Katherine Duncan−Jones is not so sure about the poem's meaning:

It's not clear whether Jonson's chief target was the misgovernment of London, the 'hot air' of many recent philosophical and scientific writings [cf. the mockery of Paracelsians and atomists in the poem] or the amusing folly of [→page 171] arrogant young blades who, like so many gulls in his stage comedies, try to master the congested city which will always end up mastering them. (262)

This last statement sounds like cosmic irony, a large and serious topic. In the spirit of Allen's reading of "Muiopotmos," I would suggest that we further emphasize the infernal circumstances in which our protagonists find themselves, so as to demonstrate the serious Christian moralizing underlying the playful and overly ripe parodic surface of civic, commercial and bodily satire. Underworld traces are omnipresent in the poem, both in its many references to fire (real and venereal) and hell, and in its sources, particularly Virgil. The poem even borrows from a classical source (i.e., Horace) that is itself a pastiche⁄parody of classical sources describing the underworld (cf. Boehrer). In doing so, Jonson's poem parodies moralistic poetry and associated parodies, but also, conversely, draws attention to the same diabolical subject matter. The discourse of Hell is often parodic, beginning with its main occupant, the anti−Christ.

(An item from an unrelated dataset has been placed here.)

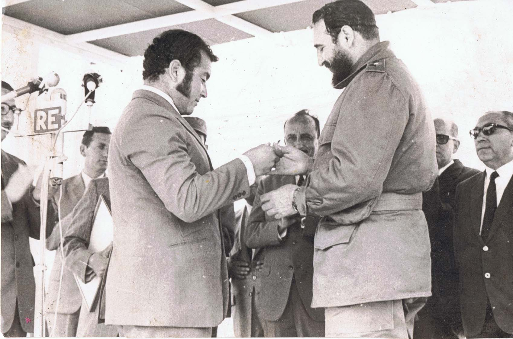 Alcalde German Mirić junto al Jefe de la Revolución Cubana Fidel Castro Rúz en su visita a Chile en 1971

I would suggest that the poem is so grotesque and nasty in order to maintain the moral force of infernal condemnation. It sticks us, the readers, into a living hell and thus makes its satiric knife−edge that much keener. The epigram's prefatory lines make explicit and repeated references to "hell" (l. 2) and the classical underworld, before the narrative action begins in the section labeled "The Voyage Itself." Hence the reader must him⁄herself cross an infernal threshold to get into the poem.

Recent critics, by focusing on Virgilian and Horatian precedents (see Boehrer; McRae), have also ignored Jonson's potential allusions to Dante's Inferno in the poem. Not simply their shared use of multiple rivers and angry boatmen (ll. 12, 68, 87−88; cf. Dante's Charon, also based on Virgil, of course), "cries of ghosts, women, and men, ⁄ Laden with plague−sores" (ll. 16−17; cf. Dante's many ghosts and the plague victims in Inferno XXIX), erroneous philosophers (cf. Dante's Limbo and especially the alchemists in Inferno XXIX), prostitutes, "Arses" that "were heard to croak, instead of frogs" (l. 13; cf. the tremendous fart by a Malebranche demon that concludes Inferno Canto XXI; the Malebranche also jig at sinners who crouch like frogs14)), [→page 172] devouring beasts (including "Cerberus," l. 14) and overwhelming fecal matter, but also the unusual fact that two men take the voyage up the Fleet Ditch: Jonson could be alluding to Dante's pairing of himself and Virgil on their voyage into the underworld.15)

For these reasons also, perhaps, "On the Famous Voyage" is the last poem in the book of epigrams: the book thereby ends on a dire note, a vision of damnation. As MacFaul points out, the poem is followed on the next page in Jonson's Collected Works by the "orderly" "Ode: To Penshurst" (156). "On the Famous Voyage" is thus a vision of doom that concludes the one section, Epigrams, before a more pleasant vision (of paradise?) begins the next, The Forest (albeit the short and bittersweet lyric on cupid and poetry, "Why I Write Not of Love," comes in between, as the first item in The Forest).

In short, size does not matter: no matter how superficially attractive or lacking in heroics a "micro−epic" may be, it can also teach us "that none knows well ⁄ To shun the heav'n that leads men to this hell" (Shakespeare, Sonnet 129). It is fitting that this journal should choose as an emblem two dwarves squatting in bubbles of air, pointing and thumbing their noses at each other. It is hoped that the above critique of Tom MacFaul's engaging essay will encourage further spirited debate without clearing the room.